Besonders viele junge Menschen kamen aus der Ukraine, Afghanistan und dem Irak. Diese Entwicklung wird nicht nur zu statistischen Zwecken erfasst.
Sie schafft reale Perspektiven. Das duale System bietet einen nachhaltigen Weg.
Kombination von Ausbildungsmaßnahmen und Fortbildungserfolgen
Die vorzeitige Vertragsauflösung lag bei Frauen höher. Die Quote betrug fast 40 Prozent, bei Männern rund 36 Prozent.
Nach der Lehre folgt oft die Fortbildung. Im Jahr 2023 bestanden etwa 80.900 Teilnehmende ihre Prüfung.
Das sind drei Prozent weniger als 2022. Die Erfolgsquote lag bei gut 80 Prozent.
| Kennzahl | Frauen | Männer | Gesamt |
|---|---|---|---|
| Vorzeitige Vertragsauflösung (ca.) | 40 % | 36 % | – |
| Bestandene Fortbildungsprüfungen 2023 | ~27.000 | ~53.900 | 80.900 |
| Prüfungserfolgsquote | – | – | 80 % |
Diese integrativen Entwicklungen zeigen den Erfolg. Sie beweisen, dass kontinuierliches handwerkliches Geschick gefördert werden muss.
Schlussbetrachtung: Handwerk und Fachkräftezukunft in der Region
Der Weg zu einer gesicherten Fachkräftebasis erfordert entschlossenes Handeln. Die stabilen Zahlen der neu abgeschlossenen Verträge dürfen nicht darüber hinwegtäuschen, dass bundesweit fast jede fünfte Lehrstelle leer blieb.
Das sind rund 19.000 unbesetzte Ausbildungsplätze. ZDH-Präsident Jörg Dittrich fordert daher mehr Unterstützung für die Betriebe.
Die duale Ausbildung muss gestärkt werden. Nur so gewinnst du Jugendliche für diese Berufe.
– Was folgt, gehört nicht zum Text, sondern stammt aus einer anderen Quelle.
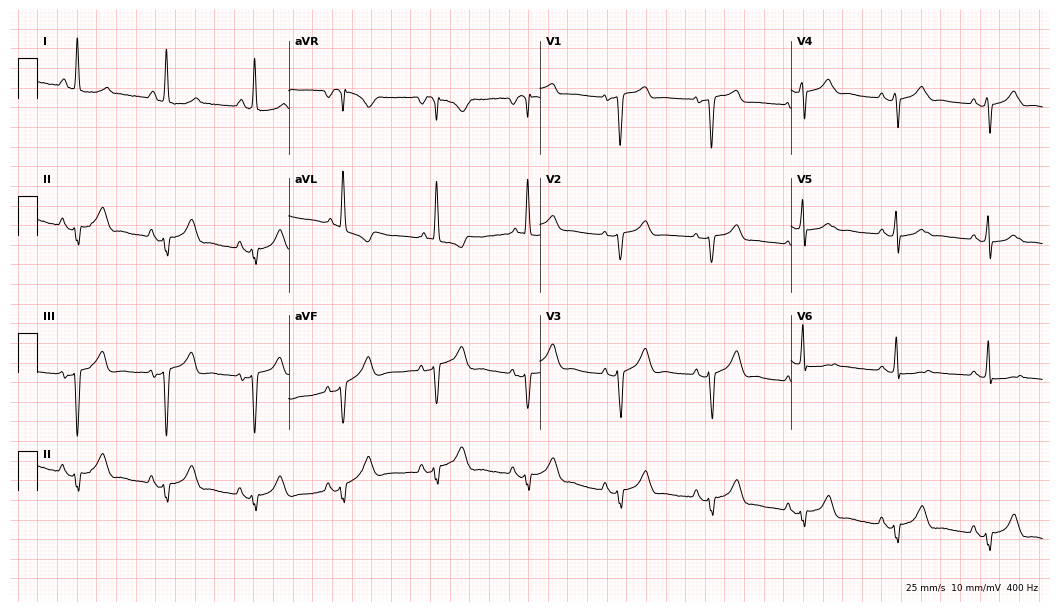
Standard 12-lead ECG recorded from an 82-year-old woman (10.2-second recording at 400 Hz). None of these six findings is recorded: first-degree AV block, right bundle branch block (RBBB), left bundle branch block (LBBB), sinus bradycardia, atrial fibrillation (AF), sinus tachycardia.
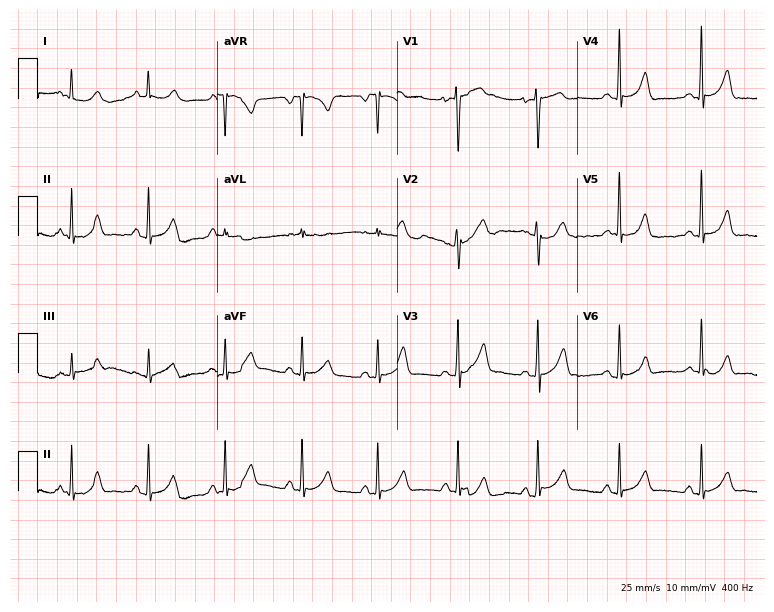
12-lead ECG from a 51-year-old female (7.3-second recording at 400 Hz). Recorded interpretation: within normal limits.
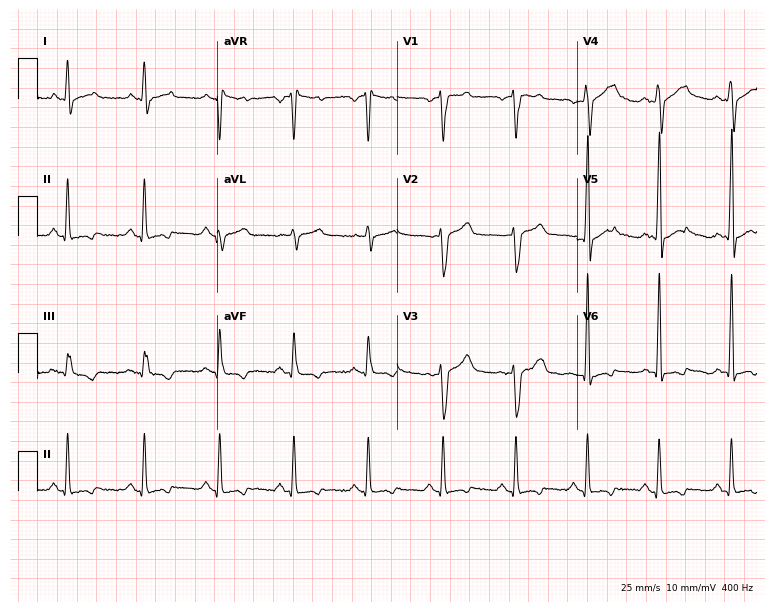
ECG (7.3-second recording at 400 Hz) — a 46-year-old male patient. Screened for six findings — first-degree AV block, right bundle branch block (RBBB), left bundle branch block (LBBB), sinus bradycardia, atrial fibrillation (AF), sinus tachycardia — none is recorded.
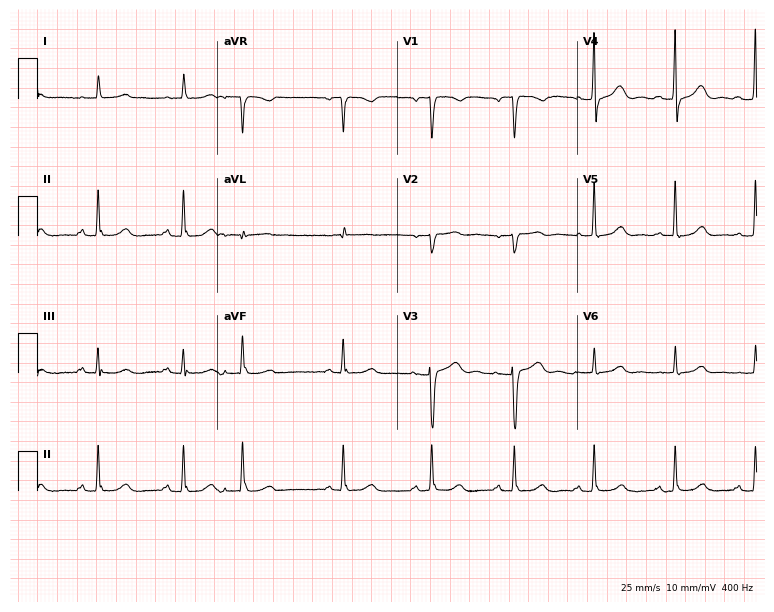
ECG — a woman, 78 years old. Labelled as a normal ECG.
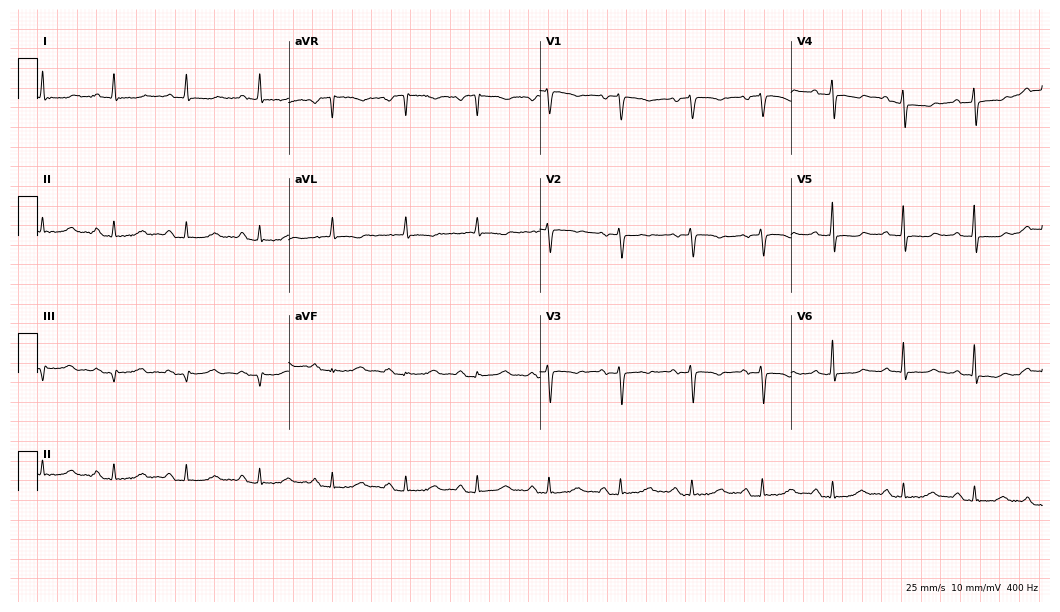
Standard 12-lead ECG recorded from a woman, 69 years old. None of these six findings is recorded: first-degree AV block, right bundle branch block, left bundle branch block, sinus bradycardia, atrial fibrillation, sinus tachycardia. Only these six findings were labelled.
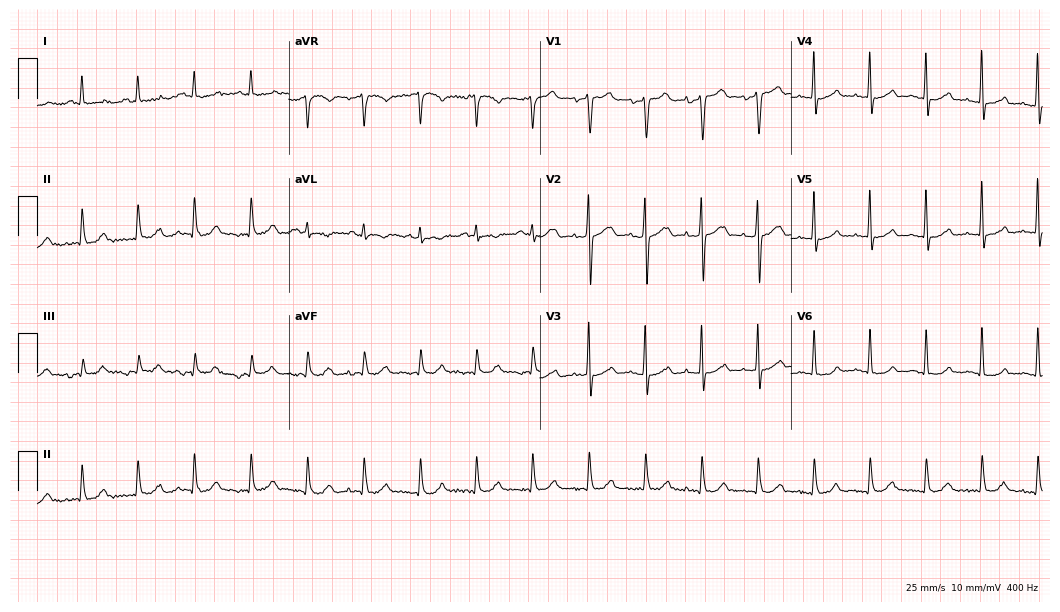
Resting 12-lead electrocardiogram (10.2-second recording at 400 Hz). Patient: an 81-year-old male. The tracing shows sinus tachycardia (a sinus rate of 100 beats per minute or more).
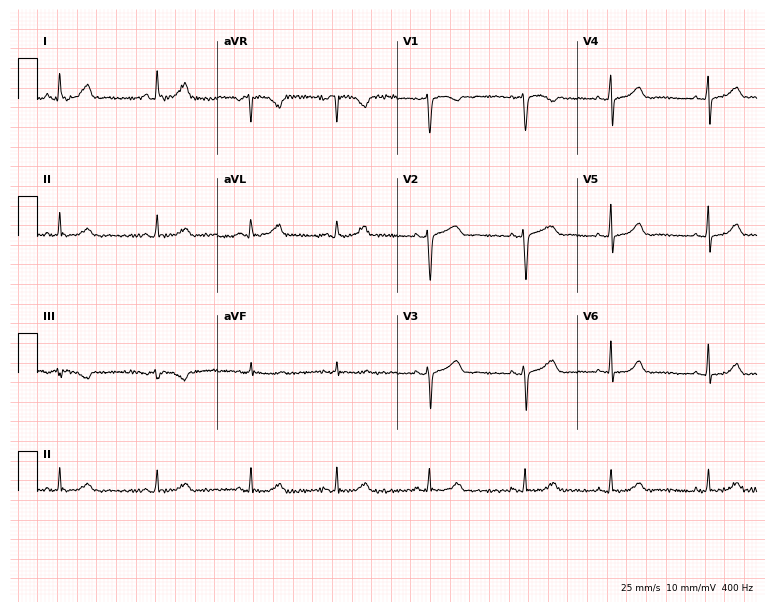
12-lead ECG from a 51-year-old female (7.3-second recording at 400 Hz). No first-degree AV block, right bundle branch block (RBBB), left bundle branch block (LBBB), sinus bradycardia, atrial fibrillation (AF) or sinus tachycardia recorded for this tracing. Only these six findings were labelled.

Christiane Nowottny aus der Region Reutlingen warnt: „Unbesetzte Ausbildungsplätze heute bedeuten fehlende Fachkräfte in wenigen Jahren.“ Dein persönliches handwerkliches Geschick kannst du gezielt verbessern.
Die Daten zeigen einen Trend. Im Vorjahr stieg die Zahl der ausbildungsberechtigten Betriebe deutlich.
Auch die aktiven Ausbildungsstätten nahmen zu. Die Leistung konzentriert sich aber auf immer weniger Unternehmen.
Diese Betriebe übernehmen große Verantwortung. Schulen, Eltern und Politik müssen hier gemeinsam anpacken.
Berufliche Orientierung und die Wertschätzung praktischer Berufe müssen in den Mittelpunkt. Junge Menschen müssen die vielfältigen Karrierechancen erkennen.
Die Politik ist gefordert, verlässliche Rahmenbedingungen zu schaffen. Das Handwerk bleibt ein unverzichtbarer Bereich für die Region.
Die Herausforderung ist klar. Alle müssen zusammenwirken, um die freien Plätze zu besetzen und die Zukunft zu sichern.